Purpose: The following page will explain how to perform a latent class analysis in Mplus, one with categorical variables and the other with a mix of categorical and continuous variables. A mixture model with categorical variables is called latent class analysis, whereas a mixture model with only continuous variables is called a latent profile analysis (Oberski, 2016).
Note: Mplus version 8 was used for these examples. Download all the files for this portion of this seminar.

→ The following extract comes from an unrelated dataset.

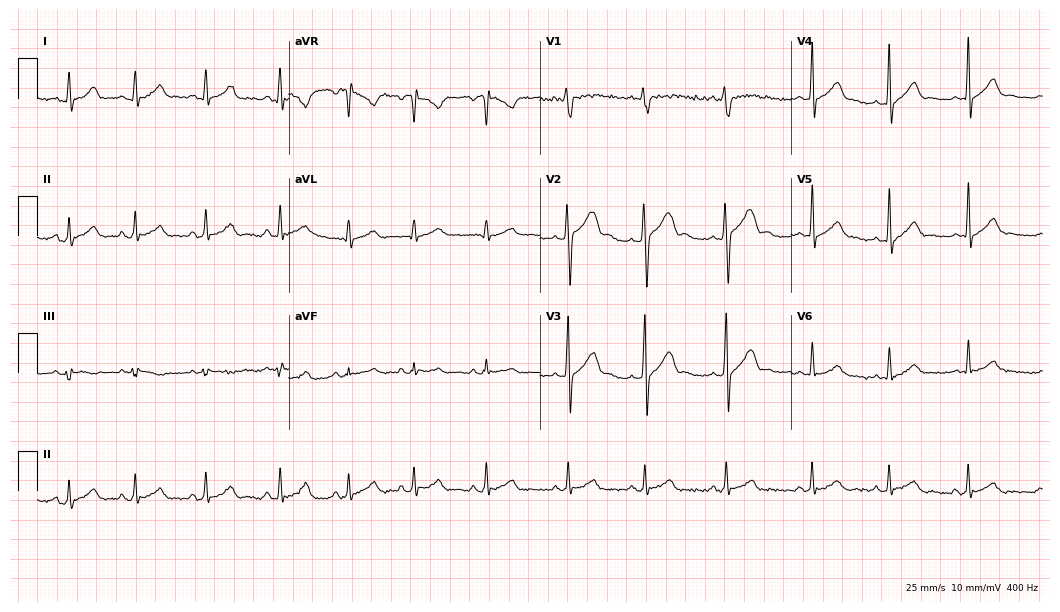
12-lead ECG from a man, 18 years old (10.2-second recording at 400 Hz). Recorded interpretation: within normal limits.
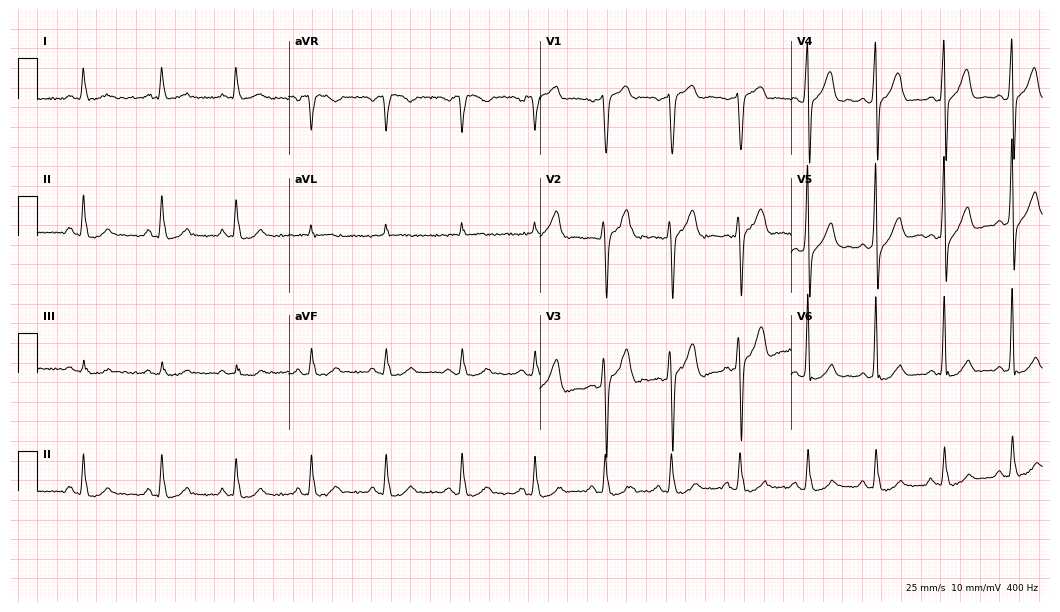
12-lead ECG from a 49-year-old male patient (10.2-second recording at 400 Hz). Recorded interpretation: within normal limits.

1.0 Basic latent class analysis model
Latent class analysis is used to classify individuals into homogeneous subgroups. Individual differences in observed item response patterns are explained by differences in latent class membership (Geiser, 2013). For the case with only dichotomous variables \(X=\{0,1\}\), the latent class analysis (LCA) model for a single item can be written as:
$$ P(X_{vi} =1) = \sum_{g=1}^{G} \pi_{g} \pi_{ig} $$
where \(P(X_{vi}=1)\) denotes the unconditional probability that a randomly selected individual \(v\) obtained a score of \(X=1\) on item \(i\), \((i=1,\cdots,I)\) and the parameter
$$ \pi_{ig} = P(X_{vi} = 1 | G = g) $$
is the conditional solution probability. Since the sum of the two conditional probabilities equals one,
$$ P(X_{vi} = 0 | G = g) = 1-\pi_{ig}. $$
The class size parameter \(\pi_g\) indicates the unconditional probability of belonging to latent class \(g\), \((g = 1, \cdots, G)\), and the sum of all class-size parameters is 1, i.e.,
$$ \sum_{g=1}^{G} \pi_{g} = 1. $$
We will illustrate a simple latent class analysis (LCA) using the mplus73recode.dat dataset and see if we can identify two classes based on four binary variables. For example, the variable u1 indicates whether the student was in honors math in seventh grade (1=yes; 0=no); the variable u2 indicates whether the student was in honors math in eighth grade; rc3 indicates whether the student was in honors math in ninth grade; and rc4 indicates whether the student was in honors math in tenth grade. We specify that two latent classes should be extracted, and we expect that these classes will differentiate students who have a particularly high aptitude in math from those who do not.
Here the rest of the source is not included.